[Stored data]

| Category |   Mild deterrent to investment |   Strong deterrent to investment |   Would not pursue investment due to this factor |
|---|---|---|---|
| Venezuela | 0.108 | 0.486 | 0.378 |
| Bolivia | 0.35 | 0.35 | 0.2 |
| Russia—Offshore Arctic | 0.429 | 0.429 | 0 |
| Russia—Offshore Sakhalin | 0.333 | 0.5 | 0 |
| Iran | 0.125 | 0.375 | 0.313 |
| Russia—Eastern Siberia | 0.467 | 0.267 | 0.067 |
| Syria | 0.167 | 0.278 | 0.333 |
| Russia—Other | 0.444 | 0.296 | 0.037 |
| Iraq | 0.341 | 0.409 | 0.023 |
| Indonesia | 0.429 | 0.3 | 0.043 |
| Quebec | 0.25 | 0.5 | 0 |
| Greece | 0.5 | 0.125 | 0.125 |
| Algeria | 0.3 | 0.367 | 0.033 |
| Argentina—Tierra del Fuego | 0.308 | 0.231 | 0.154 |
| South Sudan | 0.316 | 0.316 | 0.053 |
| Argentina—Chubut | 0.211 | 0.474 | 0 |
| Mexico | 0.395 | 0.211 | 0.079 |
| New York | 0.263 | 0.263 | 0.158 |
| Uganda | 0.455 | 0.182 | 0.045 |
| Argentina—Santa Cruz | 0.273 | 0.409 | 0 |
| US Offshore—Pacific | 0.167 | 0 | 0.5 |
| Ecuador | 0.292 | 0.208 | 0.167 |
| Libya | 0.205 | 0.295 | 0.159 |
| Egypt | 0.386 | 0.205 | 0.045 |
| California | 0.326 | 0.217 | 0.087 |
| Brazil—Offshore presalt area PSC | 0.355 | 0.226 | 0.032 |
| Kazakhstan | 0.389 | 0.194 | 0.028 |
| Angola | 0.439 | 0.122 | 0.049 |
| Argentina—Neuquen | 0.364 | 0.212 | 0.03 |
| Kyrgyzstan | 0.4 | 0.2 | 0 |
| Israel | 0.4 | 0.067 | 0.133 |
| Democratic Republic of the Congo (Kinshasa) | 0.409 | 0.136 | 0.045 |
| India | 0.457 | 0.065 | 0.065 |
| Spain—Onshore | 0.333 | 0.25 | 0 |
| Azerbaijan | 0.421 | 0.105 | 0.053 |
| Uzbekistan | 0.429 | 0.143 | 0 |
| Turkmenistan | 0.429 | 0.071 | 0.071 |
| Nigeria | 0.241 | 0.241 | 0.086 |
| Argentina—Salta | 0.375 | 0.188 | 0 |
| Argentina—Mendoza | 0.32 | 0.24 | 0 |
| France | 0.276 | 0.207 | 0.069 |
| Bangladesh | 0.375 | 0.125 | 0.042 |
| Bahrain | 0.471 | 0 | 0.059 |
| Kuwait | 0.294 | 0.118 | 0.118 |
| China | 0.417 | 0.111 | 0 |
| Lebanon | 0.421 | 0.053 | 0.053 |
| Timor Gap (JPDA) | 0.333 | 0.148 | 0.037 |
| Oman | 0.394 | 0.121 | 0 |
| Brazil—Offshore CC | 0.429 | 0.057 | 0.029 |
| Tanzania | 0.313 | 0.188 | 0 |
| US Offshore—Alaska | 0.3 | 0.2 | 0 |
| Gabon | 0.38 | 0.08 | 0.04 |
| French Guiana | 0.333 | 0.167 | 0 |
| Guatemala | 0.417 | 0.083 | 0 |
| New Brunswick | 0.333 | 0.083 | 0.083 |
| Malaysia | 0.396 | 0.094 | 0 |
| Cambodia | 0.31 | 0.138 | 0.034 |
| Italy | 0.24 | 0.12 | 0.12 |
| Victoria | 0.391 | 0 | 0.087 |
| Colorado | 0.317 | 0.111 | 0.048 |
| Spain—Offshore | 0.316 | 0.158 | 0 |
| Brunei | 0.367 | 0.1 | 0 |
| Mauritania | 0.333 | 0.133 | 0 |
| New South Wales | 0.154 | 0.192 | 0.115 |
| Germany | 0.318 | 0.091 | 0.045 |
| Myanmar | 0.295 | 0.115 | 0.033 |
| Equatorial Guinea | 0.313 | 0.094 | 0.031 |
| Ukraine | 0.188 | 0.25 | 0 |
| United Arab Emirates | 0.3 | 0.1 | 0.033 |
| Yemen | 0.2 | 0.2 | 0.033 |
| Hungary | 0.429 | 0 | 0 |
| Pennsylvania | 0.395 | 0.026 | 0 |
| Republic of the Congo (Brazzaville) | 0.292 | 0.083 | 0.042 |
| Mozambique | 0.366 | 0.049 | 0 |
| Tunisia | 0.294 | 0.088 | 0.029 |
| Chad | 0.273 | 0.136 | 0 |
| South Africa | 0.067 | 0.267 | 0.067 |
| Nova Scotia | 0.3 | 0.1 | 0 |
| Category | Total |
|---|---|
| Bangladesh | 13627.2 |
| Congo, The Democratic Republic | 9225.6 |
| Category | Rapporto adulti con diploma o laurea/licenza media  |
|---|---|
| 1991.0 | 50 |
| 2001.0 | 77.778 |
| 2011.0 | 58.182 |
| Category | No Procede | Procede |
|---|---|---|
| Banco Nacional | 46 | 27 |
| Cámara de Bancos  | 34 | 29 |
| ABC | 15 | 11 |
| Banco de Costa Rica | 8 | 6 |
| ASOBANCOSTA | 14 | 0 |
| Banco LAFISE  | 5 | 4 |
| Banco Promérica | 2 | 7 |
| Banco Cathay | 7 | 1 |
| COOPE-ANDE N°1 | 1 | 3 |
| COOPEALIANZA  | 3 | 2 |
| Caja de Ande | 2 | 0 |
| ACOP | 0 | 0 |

- _What the exercise asks_: Set down exactly, and only, the lines from the one containing "0.148 | 0.037 |" through the final line of the entries above.

- _Result of this task_:
| Timor Gap (JPDA) | 0.333 | 0.148 | 0.037 |
| Oman | 0.394 | 0.121 | 0 |
| Brazil—Offshore CC | 0.429 | 0.057 | 0.029 |
| Tanzania | 0.313 | 0.188 | 0 |
| US Offshore—Alaska | 0.3 | 0.2 | 0 |
| Gabon | 0.38 | 0.08 | 0.04 |
| French Guiana | 0.333 | 0.167 | 0 |
| Guatemala | 0.417 | 0.083 | 0 |
| New Brunswick | 0.333 | 0.083 | 0.083 |
| Malaysia | 0.396 | 0.094 | 0 |
| Cambodia | 0.31 | 0.138 | 0.034 |
| Italy | 0.24 | 0.12 | 0.12 |
| Victoria | 0.391 | 0 | 0.087 |
| Colorado | 0.317 | 0.111 | 0.048 |
| Spain—Offshore | 0.316 | 0.158 | 0 |
| Brunei | 0.367 | 0.1 | 0 |
| Mauritania | 0.333 | 0.133 | 0 |
| New South Wales | 0.154 | 0.192 | 0.115 |
| Germany | 0.318 | 0.091 | 0.045 |
| Myanmar | 0.295 | 0.115 | 0.033 |
| Equatorial Guinea | 0.313 | 0.094 | 0.031 |
| Ukraine | 0.188 | 0.25 | 0 |
| United Arab Emirates | 0.3 | 0.1 | 0.033 |
| Yemen | 0.2 | 0.2 | 0.033 |
| Hungary | 0.429 | 0 | 0 |
| Pennsylvania | 0.395 | 0.026 | 0 |
| Republic of the Congo (Brazzaville) | 0.292 | 0.083 | 0.042 |
| Mozambique | 0.366 | 0.049 | 0 |
| Tunisia | 0.294 | 0.088 | 0.029 |
| Chad | 0.273 | 0.136 | 0 |
| South Africa | 0.067 | 0.267 | 0.067 |
| Nova Scotia | 0.3 | 0.1 | 0 |
| Category | Total |
|---|---|
| Bangladesh | 13627.2 |
| Congo, The Democratic Republic | 9225.6 |
| Category | Rapporto adulti con diploma o laurea/licenza media  |
|---|---|
| 1991.0 | 50 |
| 2001.0 | 77.778 |
| 2011.0 | 58.182 |
| Category | No Procede | Procede |
|---|---|---|
| Banco Nacional | 46 | 27 |
| Cámara de Bancos  | 34 | 29 |
| ABC | 15 | 11 |
| Banco de Costa Rica | 8 | 6 |
| ASOBANCOSTA | 14 | 0 |
| Banco LAFISE  | 5 | 4 |
| Banco Promérica | 2 | 7 |
| Banco Cathay | 7 | 1 |
| COOPE-ANDE N°1 | 1 | 3 |
| COOPEALIANZA  | 3 | 2 |
| Caja de Ande | 2 | 0 |
| ACOP | 0 | 0 |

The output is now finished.